A brief outline is provided below that may serve as a springboard for further fundamental research when conducting your own due diligence.

The company

Langley, B.C.-based HDI is a distributor of hardwood lumber and building products used in the residential, repair and remodel, and commercial construction markets. Management estimates that approximately 50 per cent of its products serves the residential construction market (new construction as well as repair and renovation). The other major market that HDI supplies is the commercial construction sector. The company is a market leader with 73 distribution centers located across North America as at March 11.

The company has a diversified customer base with over 40,000 customers. The largest customer accounts for less than 2 per cent of its sales. Historically, there has been seasonality in the company’s business with the second and third quarters typically the strongest.

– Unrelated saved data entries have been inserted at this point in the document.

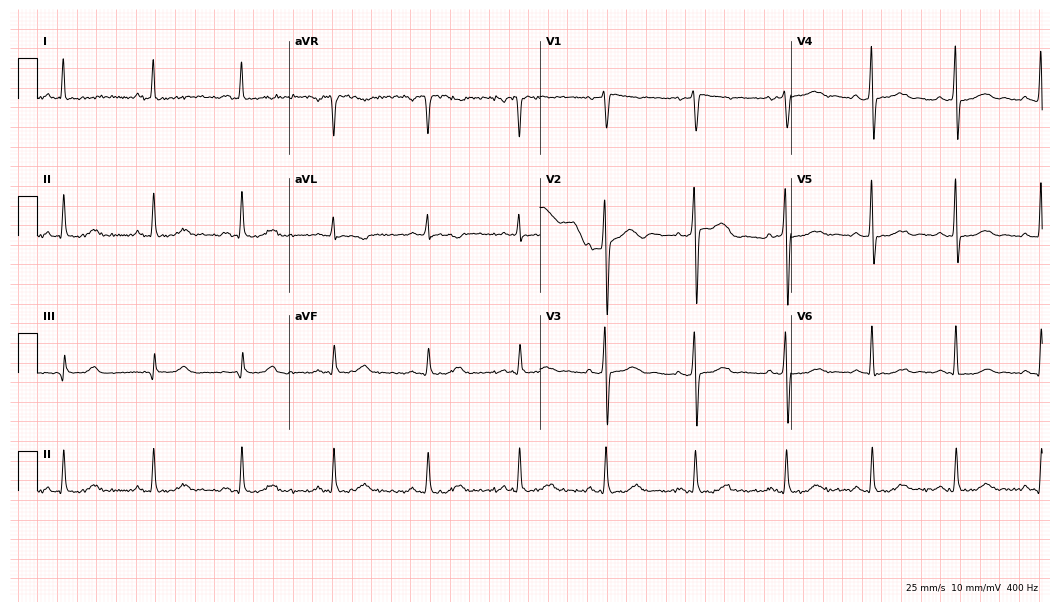
Resting 12-lead electrocardiogram (10.2-second recording at 400 Hz). Patient: a 42-year-old female. None of these six findings is recorded: first-degree AV block, right bundle branch block (RBBB), left bundle branch block (LBBB), sinus bradycardia, atrial fibrillation (AF), sinus tachycardia. Findings outside these six are not listed.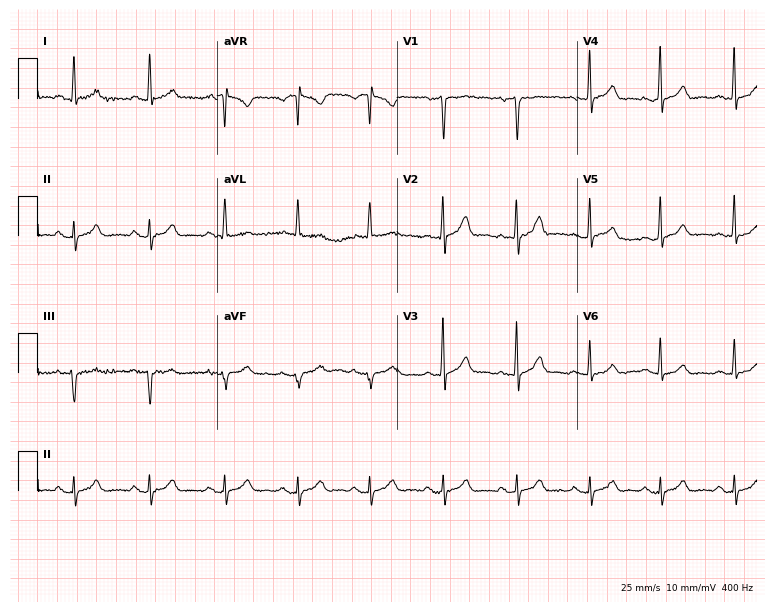
ECG — a 60-year-old male patient. Labelled as a normal ECG.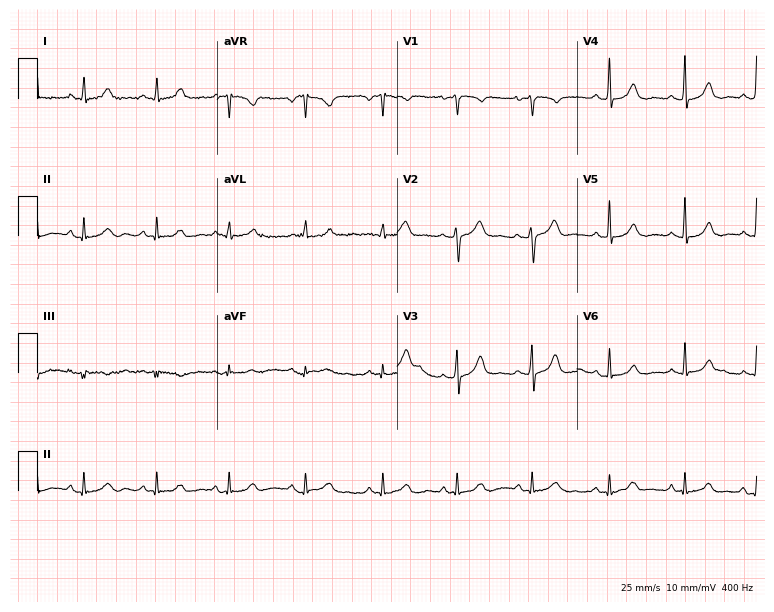
Electrocardiogram, a 39-year-old female. Overall reading on record: normal ECG.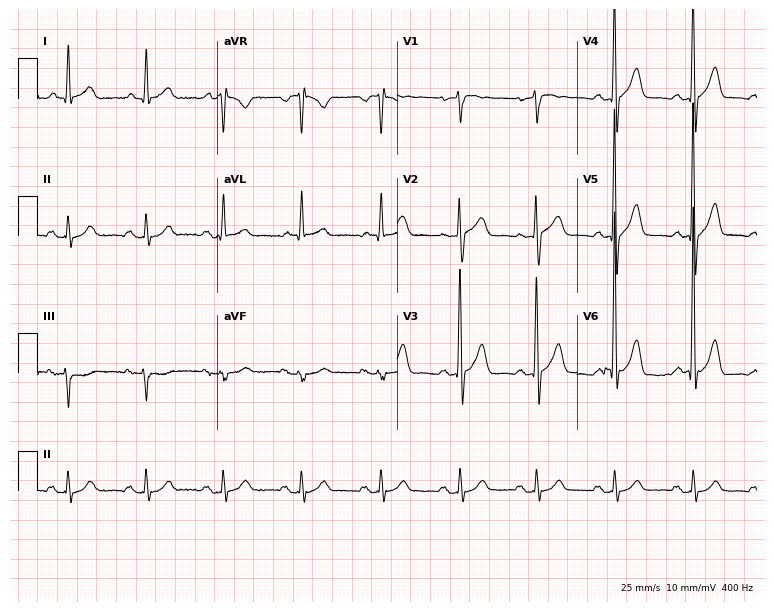
Resting 12-lead electrocardiogram (7.3-second recording at 400 Hz). Patient: a male, 69 years old. Read as a normal ECG.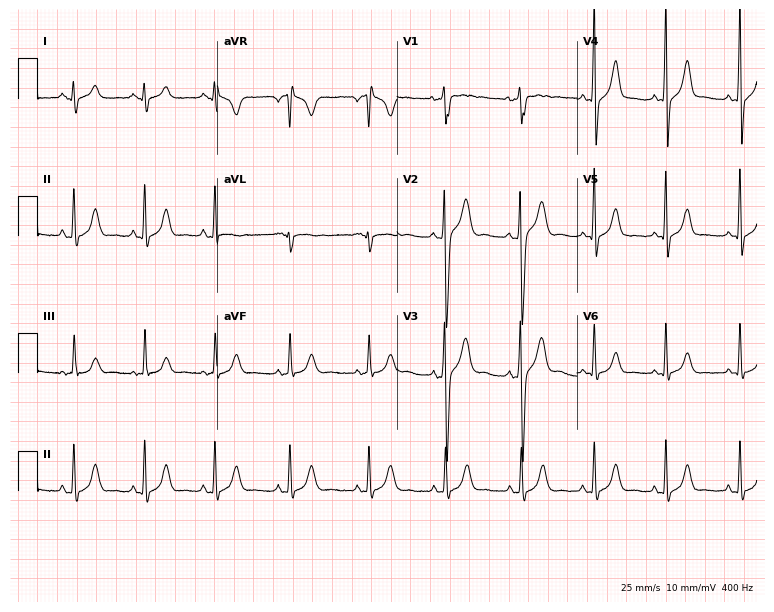
Electrocardiogram, a male patient, 17 years old. Overall reading on record: normal ECG.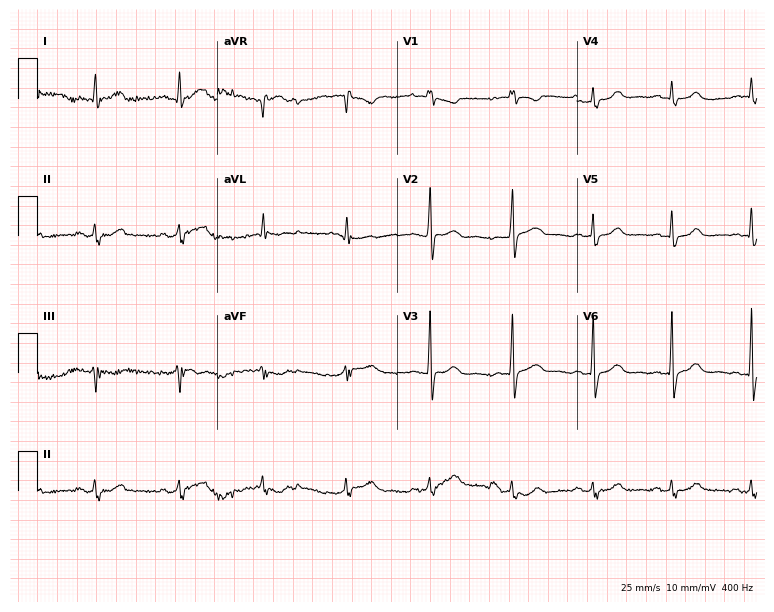
Standard 12-lead ECG recorded from a female patient, 55 years old (7.3-second recording at 400 Hz). Read as a normal ECG.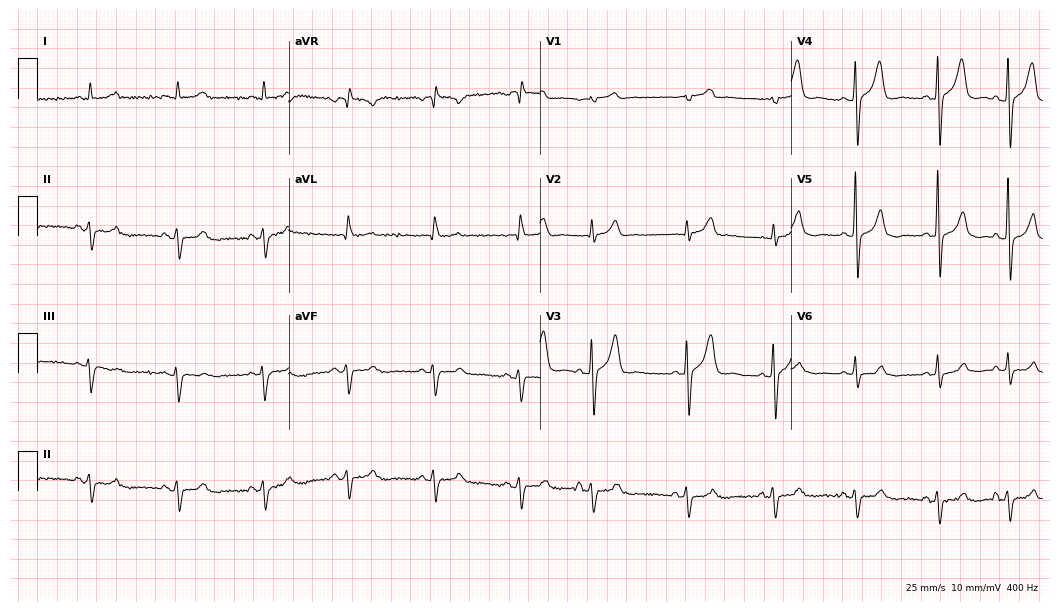
12-lead ECG from a man, 67 years old. Screened for six findings — first-degree AV block, right bundle branch block, left bundle branch block, sinus bradycardia, atrial fibrillation, sinus tachycardia — none is recorded. Other findings, if any, are not listed.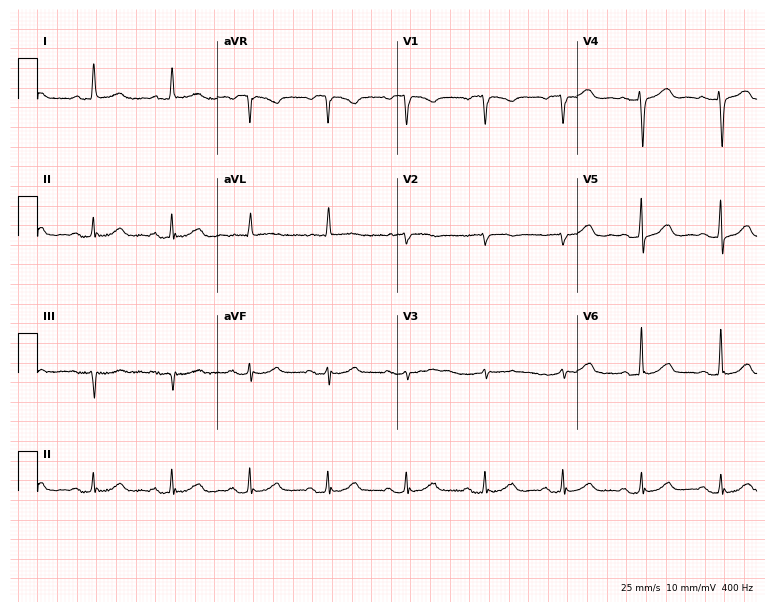
Resting 12-lead electrocardiogram. Patient: a 75-year-old woman. None of these six findings is recorded: first-degree AV block, right bundle branch block, left bundle branch block, sinus bradycardia, atrial fibrillation, sinus tachycardia. Other findings, if any, are not listed.

In 2020, approximately 30 per cent of the company’s sales came from hardwood plywood, 25 per cent of sales consisted of high-grade hardwood lumber, 18 per cent of sales were decorative surfaces and composites including laminates and fiberboard, 16 per cent of sales were doors and related millwork, 7 per cent from composite panels, and the balance consisted of other diversified products.

In terms of geographical revenue breakdown, over 88 per cent of the company’s total sales came from the U.S. with the balance, just under 12 per cent, from Canada in 2020. As such, U.S. housing starts data is a key metric to monitor. Given that the company’s products are used in the final construction stages, there is a six to nine month delay between strong U.S. housing starts data and economic benefits realized by HDI. Effective Jan. 1, 2021, the company will begin reporting its results in U.S. dollars given that the bulk of the company’s revenue stems from the United States.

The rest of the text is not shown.